Kadınlar arasındaki kavga çok konuşuldu; Mişar, Yasemin ve kızları arasındaki kavgadan bahsediyoruz. Yasemin, Yüksel’in kardeşi, dolayısıyla Narin’in vefatını öğrendiğinde verdiği tepki diğerlerine göre daha samimi. Gayet açık bir şekilde “Doğruyu konuşsaydınız, bu durum buraya gelmezdi” demiş.
Şu an çarpıtılarak, birine beddua edildiği söyleniyor, değiştiriliyor. Enes bile “Ben teyzemi aldım ve oradan uzaklaştırdım” derken, teyze “Enes’i görmedim” diyor.

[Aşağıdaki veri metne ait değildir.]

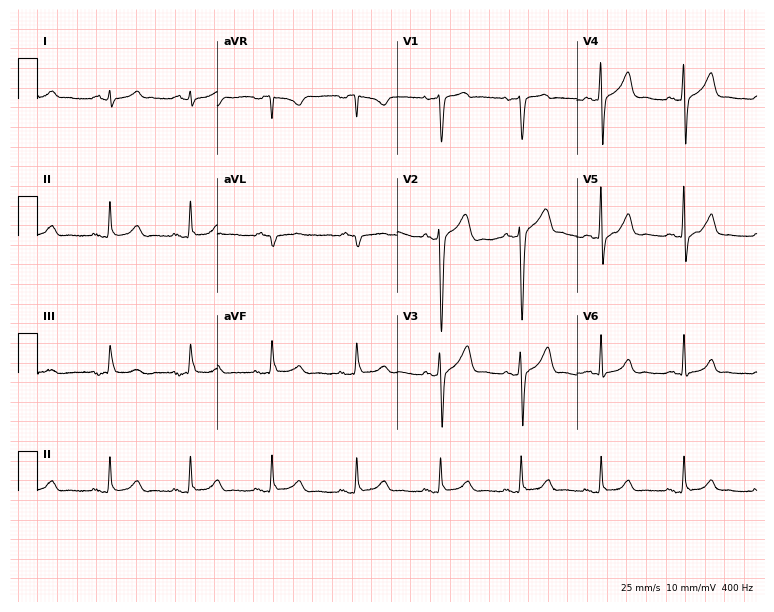
12-lead ECG from a male, 45 years old (7.3-second recording at 400 Hz). No first-degree AV block, right bundle branch block, left bundle branch block, sinus bradycardia, atrial fibrillation or sinus tachycardia recorded for this tracing. Findings outside these six are not listed.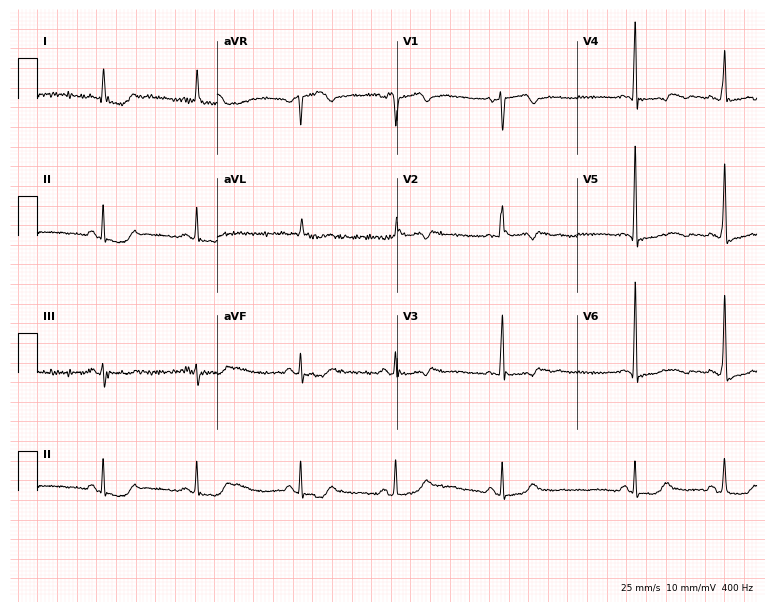
Electrocardiogram (7.3-second recording at 400 Hz), a 79-year-old female patient. Of the six screened findings (first-degree AV block, right bundle branch block (RBBB), left bundle branch block (LBBB), sinus bradycardia, atrial fibrillation (AF), sinus tachycardia), none is recorded.

Melek Güran ve çocuklarıyla ilgili de bir çeşit çelişki var.
‘Vecdi Bahtiyar’ın haberi var, Ramazan Atasoy gözcülük yapıyor’
Nevzat Bahtiyar, Vecdi Bahtiyar’ı arıyor, o da Salim Güran’ı arıyor. Vecdi Bahtiyar, kaybolan Narin için endişelense de, esasen kendisinin de haberi olduğu çok net bir şekilde anlaşılıyor. Vecdi Bahtiyar, 24 Ağustos’tan sonra Diyarbakır’a geliyor ve 8 Eylül’de hepimizin canını acıtan Narin’in cansız bedeninin bulunduğu bir tarih. O gün, Vecdi, 06.34’te Nevzat’ı arıyor, aralarında işbirliği yaptıkları burada açıkça görülüyor. Ramazan Atasoy ise gözcülük yapmaktadır.

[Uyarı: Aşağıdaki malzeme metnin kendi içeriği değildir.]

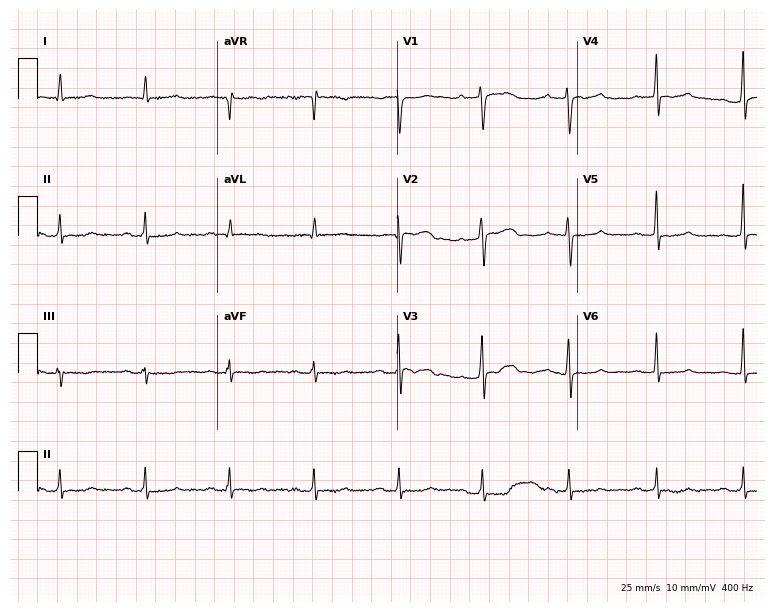
12-lead ECG from a 57-year-old woman. No first-degree AV block, right bundle branch block, left bundle branch block, sinus bradycardia, atrial fibrillation or sinus tachycardia recorded for this tracing.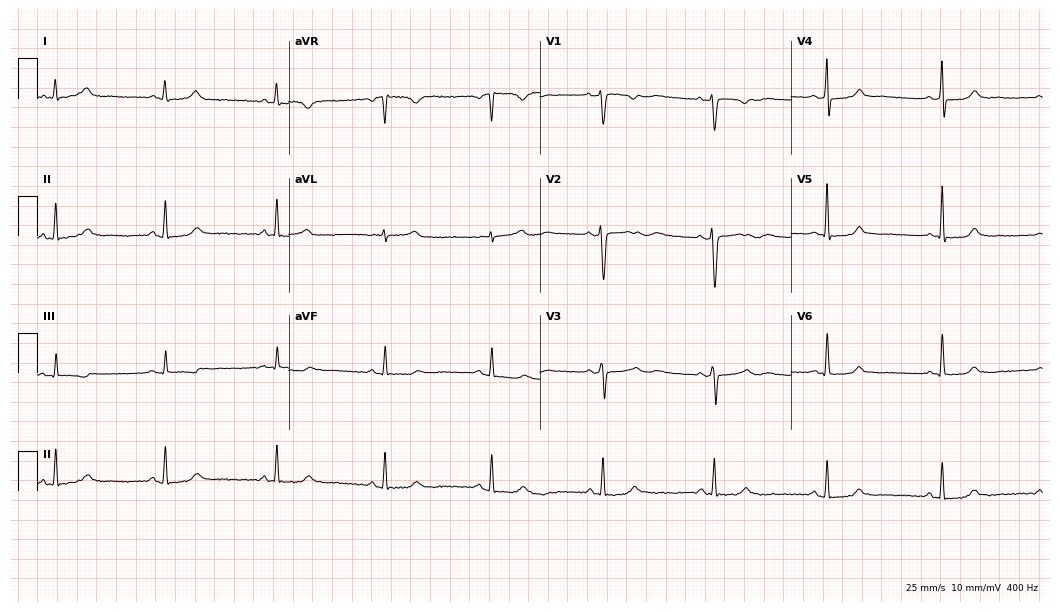
12-lead ECG from a female, 48 years old. Recorded interpretation: within normal limits.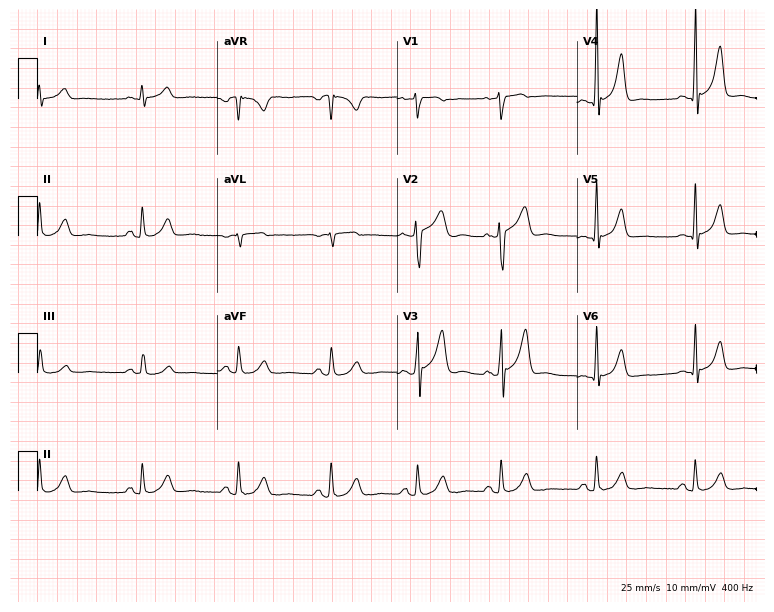
Standard 12-lead ECG recorded from a man, 44 years old (7.3-second recording at 400 Hz). None of these six findings is recorded: first-degree AV block, right bundle branch block (RBBB), left bundle branch block (LBBB), sinus bradycardia, atrial fibrillation (AF), sinus tachycardia.

Ramazan Atasoy’un kendi beyanını okuyorum: “Senin yüzünden başımız belaya girdi (Salim’e diyor). Salim ayak bileğine kadar suyun içerisine girmiş gibiydi.” Ramazan’ın da bu organizasyondan haberdar olduğu burada açıkça anlaşılıyor.

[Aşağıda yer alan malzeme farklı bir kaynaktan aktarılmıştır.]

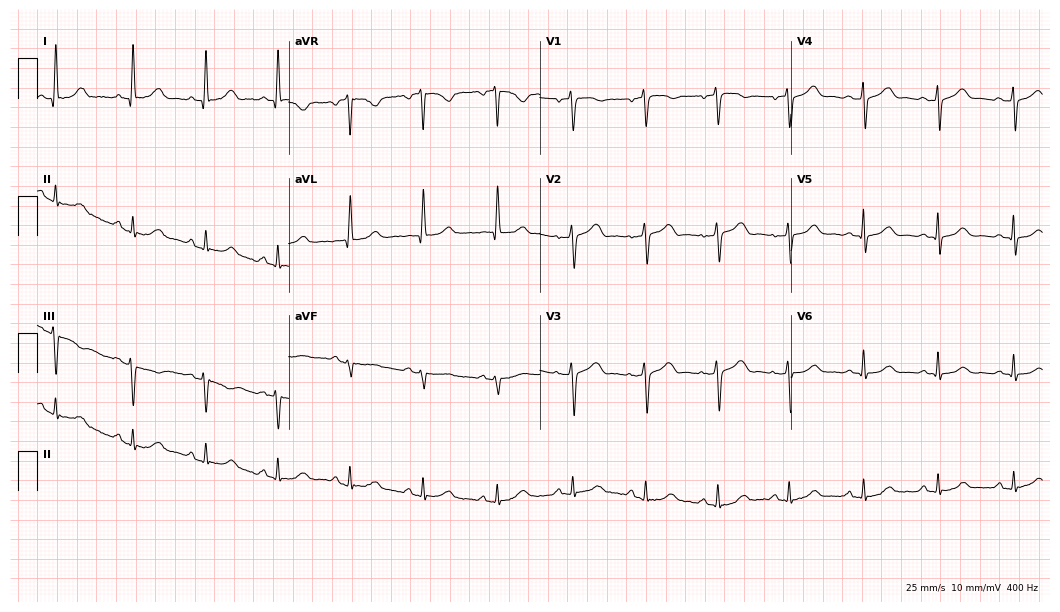
Standard 12-lead ECG recorded from a 61-year-old female. None of these six findings is recorded: first-degree AV block, right bundle branch block (RBBB), left bundle branch block (LBBB), sinus bradycardia, atrial fibrillation (AF), sinus tachycardia. Other findings, if any, are not listed.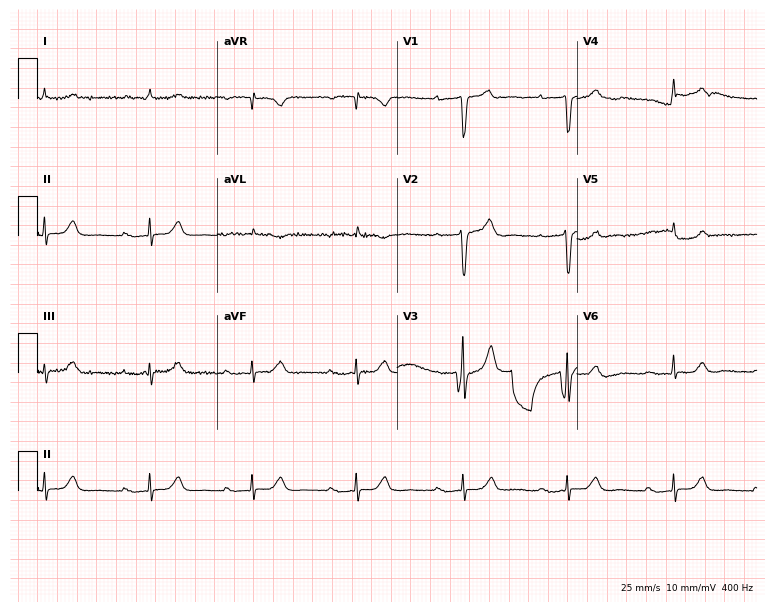
12-lead ECG from an 85-year-old man. Findings include first-degree AV block.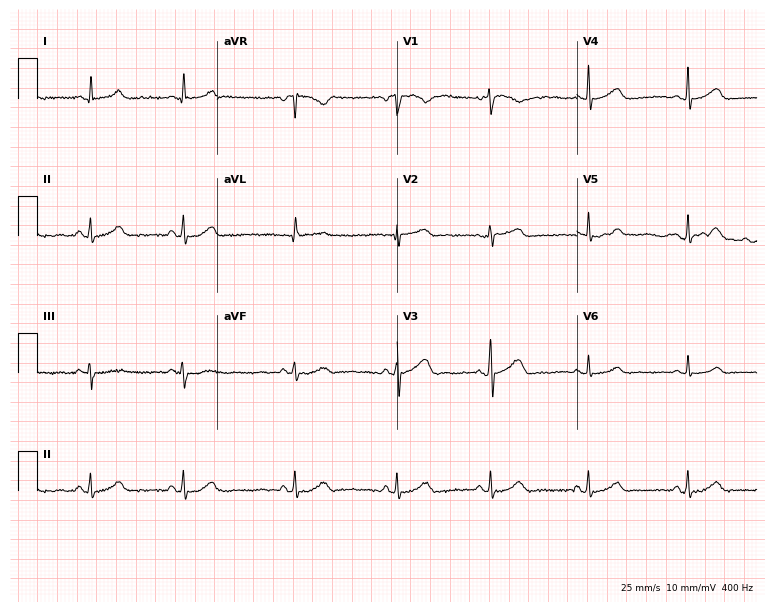
Standard 12-lead ECG recorded from a female patient, 32 years old. Read as a normal ECG.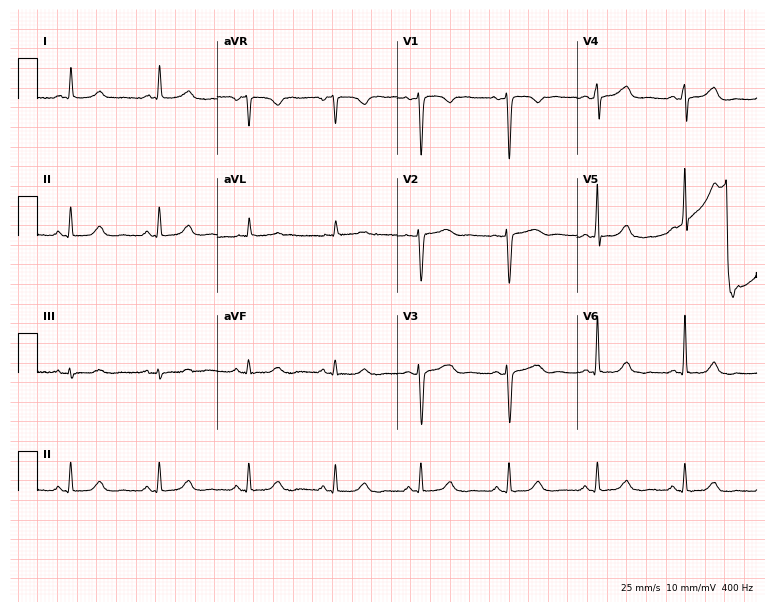
12-lead ECG from a 57-year-old female. Screened for six findings — first-degree AV block, right bundle branch block, left bundle branch block, sinus bradycardia, atrial fibrillation, sinus tachycardia — none is recorded.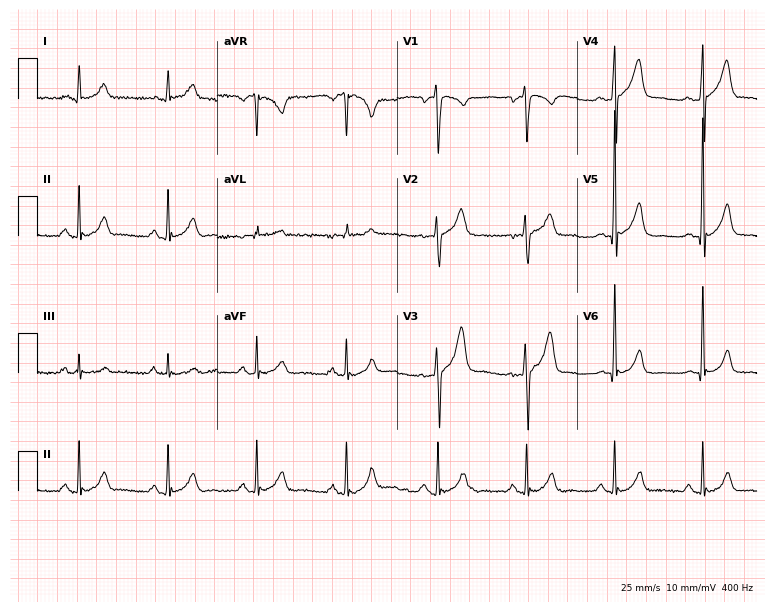
Resting 12-lead electrocardiogram (7.3-second recording at 400 Hz). Patient: a 45-year-old man. Read as a normal ECG.

‘Ali Rıza Güran, Vecdi Bahtiyar’la haber göndermiş’
Vecdi Bahtiyar, Ali Rıza Güran dolaylı olarak haber göndermiş, Nevzat suçu üstlensin diye. Bu maddi gerçeği ortaya çıkaracağımıza inancımız tam. Mahkemenize bir kez daha teşekkür etmek isterim, adil bir yargılama yürütüldüğü için.
Diyarbakır Barosu Eski Başkanı Nahit Eren: Dosyada önemli bir aşamaya geldik. Narin’e bunu yapanların, buna göz yumanların ya da bulunmasını geciktirenlerin adalet önünde cezalandırılması gerektiği üzerine çalışacağız. Diyarbakır Barosu olarak Türkiye’de çok benzerine rastlamadık ama önceki başkan olarak Diyarbakır Barosu’nun katılmasına yer verilmesini kutluyorum.